Thursday, November 3, 2011

Justices Weigh Judges’ Duties to Assess Reliability of Eyewitness Testimony

In oral arguments yesterday in Perry v. New Hampshire, the Supreme Court seemed unpersuaded that the Court should view problems with eyewitness testimony any differently than other types of evidence.  Below is Adam Liptak's article with a link to the oral arguments.


By — Though studies and lower court decisions have found that eyewitness testimony can be both unusually problematic and unusually persuasive, the Supreme Court on Wednesday did not seem inclined to rule that the Constitution requires judges to view such evidence with special skepticism.

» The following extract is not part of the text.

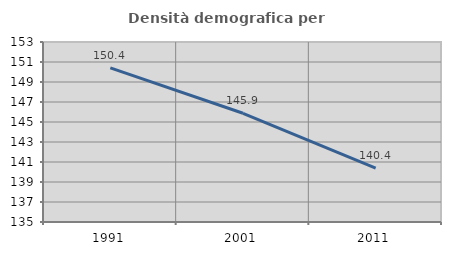
| Category | Densità demografica |
|---|---|
| 1991.0 | 150.416 |
| 2001.0 | 145.872 |
| 2011.0 | 140.382 |

Ordinary trial procedures, several justices suggested, should be adequate to address the potential unreliability of eyewitness identifications.

Tuesday, November 1, 2011

U.S. Supreme Court to Hear Arguments Regarding Ineffective Counsel and Plea Agreements

The New York Times reports that the U.S. Supreme Court will hear arguments regarding the effect of ineffective counsel involving plea agreements on a defendant's constitutional rights. The Sixth Amendment is a regular topic of conversation in the criminal law realm. It is most known for its guarantee of effective counsel to all defendants. As many know, ineffective counsel at trial is grounds for an appeal and potential reversal of a conviction.

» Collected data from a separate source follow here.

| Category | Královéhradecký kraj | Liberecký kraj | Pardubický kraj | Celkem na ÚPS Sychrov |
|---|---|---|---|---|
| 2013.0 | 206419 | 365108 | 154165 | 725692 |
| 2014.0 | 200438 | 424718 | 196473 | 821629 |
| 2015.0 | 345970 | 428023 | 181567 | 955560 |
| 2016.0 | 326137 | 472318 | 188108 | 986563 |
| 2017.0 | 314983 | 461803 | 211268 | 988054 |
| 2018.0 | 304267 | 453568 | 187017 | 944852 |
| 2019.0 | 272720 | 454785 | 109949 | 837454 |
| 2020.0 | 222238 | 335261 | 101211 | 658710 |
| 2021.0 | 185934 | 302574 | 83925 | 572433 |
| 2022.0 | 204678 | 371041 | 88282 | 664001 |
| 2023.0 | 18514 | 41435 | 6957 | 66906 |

The upcoming issue before the Supreme Court involves ineffective counsel in the context of guilty plea agreements. Anthony Cooper, one of the defendants involved in the cases before the Court, was told by his attorney that because his four bullets had impacted his victim below the waist, he could not be convicted of assault with intent to murder. Because of this advice, Cooper rejected a plea agreement sentencing him to 4-7 years. He was later convicted at trial, and is now serving a sentence of 15-30 years. Another defendant, Galin Frye, was not informed of a plea offer by his attorney that called for a mere 90 days in prison. Once he learned of it, the agreement had expired, forcing him to agree to another plea which carried a 3-year sentence.

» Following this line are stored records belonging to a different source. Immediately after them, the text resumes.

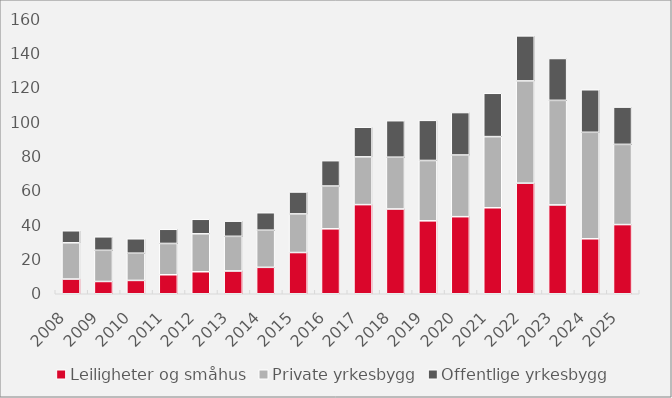
| Category | Leiligheter og småhus | Private yrkesbygg | Offentlige yrkesbygg |
|---|---|---|---|
| 2008.0 | 8.563 | 21.079 | 7.008 |
| 2009.0 | 7.138 | 18.149 | 7.85 |
| 2010.0 | 7.761 | 15.839 | 8.387 |
| 2011.0 | 11.052 | 18.211 | 8.237 |
| 2012.0 | 12.809 | 22.07 | 8.442 |
| 2013.0 | 13.25 | 20.163 | 8.823 |
| 2014.0 | 15.367 | 21.62 | 10.153 |
| 2015.0 | 23.985 | 22.475 | 12.745 |
| 2016.0 | 37.79 | 24.888 | 14.75 |
| 2017.0 | 51.858 | 27.79 | 17.238 |
| 2018.0 | 49.327 | 30.125 | 21.237 |
| 2019.0 | 42.43 | 35.111 | 23.343 |
| 2020.0 | 44.844 | 35.891 | 24.69 |
| 2021.0 | 50.034 | 41.391 | 25.204 |
| 2022.0 | 64.341 | 59.502 | 26.187 |
| 2023.0 | 51.694 | 60.826 | 24.362 |
| 2024.0 | 31.99 | 61.952 | 24.742 |
| 2025.0 | 40.246 | 46.669 | 21.691 |

The Prosecutors for the two defendants have put forth interesting arguments. They have argued that the 6th Amendment only ensures the defendant a fair trial. While a defendant is entitled to a fair trial, no defendant is guaranteed a plea offer. The Prosecutors also admitted that while the conduct of the attorneys for both defendants fell below the standards of professionalism, they could not turn back time. In other words, the fact that the attorneys for the defendants were ineffective involving the plea bargains for their clients is not their problem.

A factor likely to be considered by the Court is how plea agreements should be regulated. Because they are so unbelievably common in the everyday conversations of criminal attorneys, effective regulation may seem impossible. However impossible it may seem, many argue that constitutional regulation is imperative.